I am looking for a way to reinitialized my Datamodule with different parameter, I am currently sending the height of my images as argument to my datamodule and I want to change this height at some point during training, the simple way is to call trainer.fit multiple times with different datamodules, but I am wondering is there a way to do this on callback, in the same way as you do when you change the optimizer or lr_scheduler?
Hello in such case you need to force update used logger, I would consider adding a reset/update method to your data module which would be eventually called from Model/hook or callback…
Or shall we add also more hooks to the data module as the model has? @nate @teddy
I have done this using a callback:
class Scheduler(pl.Callback):
def _prepare_epoch(self, trainer, model, epoch):
phase = ...
trainer.datamodule.set_phase(phase)
def on_epoch_end(self, trainer, model):
self._prepare_epoch(trainer, model, trainer.current_epoch + 1)

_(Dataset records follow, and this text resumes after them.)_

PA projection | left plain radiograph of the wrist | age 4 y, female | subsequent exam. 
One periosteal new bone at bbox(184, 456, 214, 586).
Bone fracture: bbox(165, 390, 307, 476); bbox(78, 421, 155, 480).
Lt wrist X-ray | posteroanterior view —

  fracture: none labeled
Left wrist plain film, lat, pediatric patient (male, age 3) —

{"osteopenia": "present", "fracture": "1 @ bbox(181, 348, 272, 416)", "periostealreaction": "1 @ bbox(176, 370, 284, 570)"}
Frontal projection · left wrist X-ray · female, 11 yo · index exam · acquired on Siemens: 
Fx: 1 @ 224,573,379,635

class Data(pl.LightningDataModule):
def set_phase(self, phase: dict):
self.size = phase.get("size", self.size)
train_transforms = T.Compose(
[
T.RandomResizedCrop(self.size, scale=(self.min_scale, 1.0)),
T.RandomHorizontalFlip(),
T.ToTensor(),
normalize,
]
)
self.train_ds = ImageFolder(self.train_dir, transform=train_transforms)

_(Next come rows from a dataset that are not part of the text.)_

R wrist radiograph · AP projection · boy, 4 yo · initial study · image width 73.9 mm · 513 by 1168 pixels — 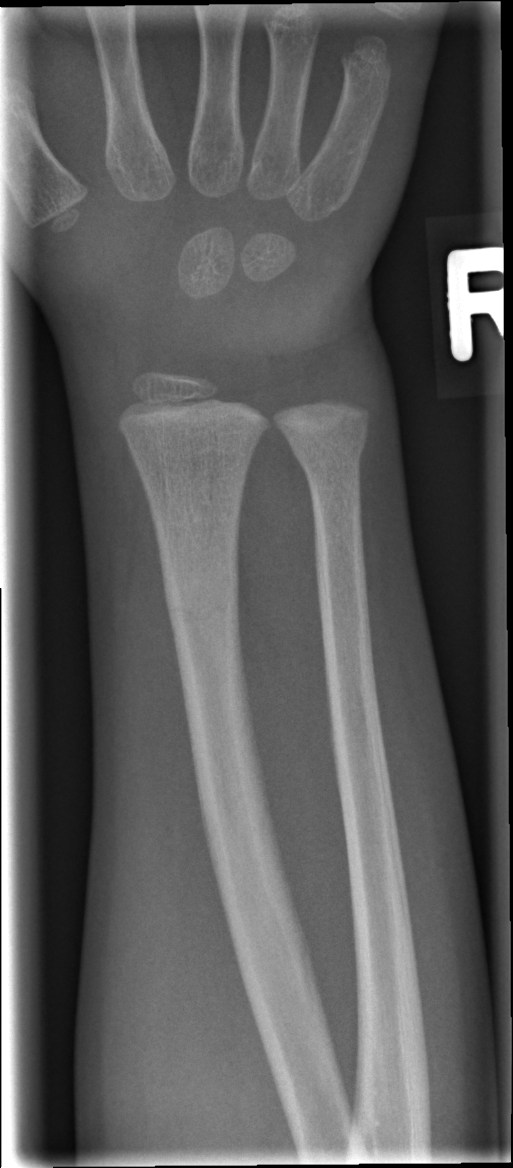   # pixel coordinates, top-left origin, xyxy
  fracture: 2 @ <286,423>-<370,476>, <160,584>-<245,635>
  ao: 22r-D/2.1; 23u-M/2.1
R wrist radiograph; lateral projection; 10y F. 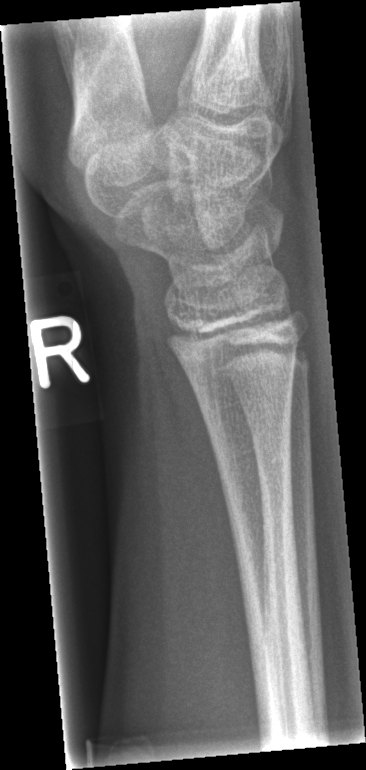

No Fx annotated.
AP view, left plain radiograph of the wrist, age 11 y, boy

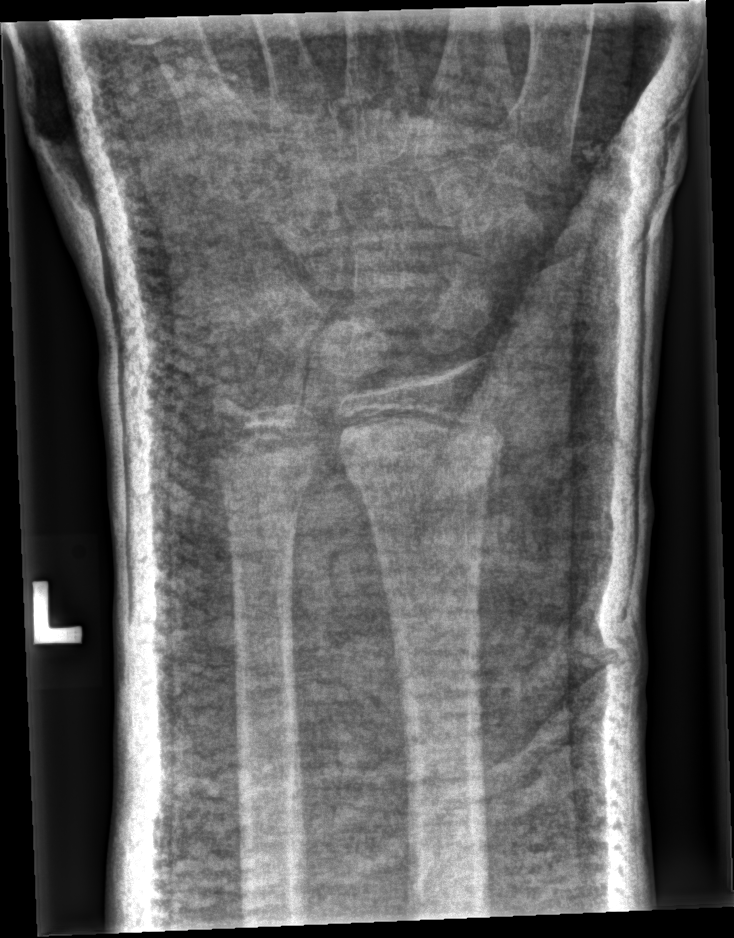
Bounding boxes in image-pixel xyxy. Fracture classified AO/OTA 23r-E/2.1; 23u-M/2.1. Fx identified at (left=335, top=406, right=505, bottom=517).
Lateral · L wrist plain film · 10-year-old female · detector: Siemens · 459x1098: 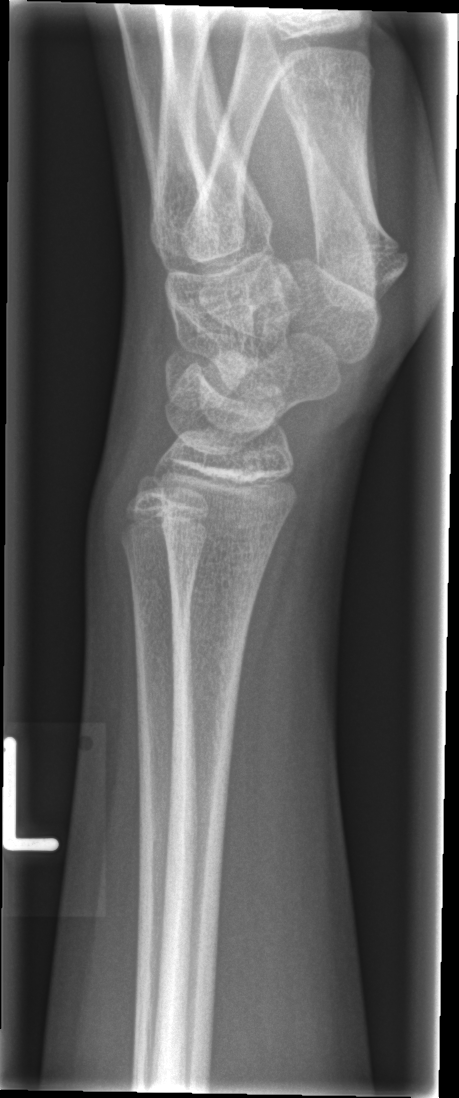
Bone fracture = none labeled

def train_dataloader(self):
train_dl = DataLoader(
self.train_ds,
batch_size=self.batch_size,
shuffle=True,
num_workers=self.num_workers,
pin_memory=True,
)
return train_dl
Its important to note:
- You can access your datamodule from a callback using
trainer.datamodule
- In order to have
train_dataloader()
,val_dataloader()
called every epoch, you must setreload_dataloaders_every_epoch=True
in your trainer.
1 Like
Is the proposed solution still valid ?
In my codebase, trainer.datamodule is None.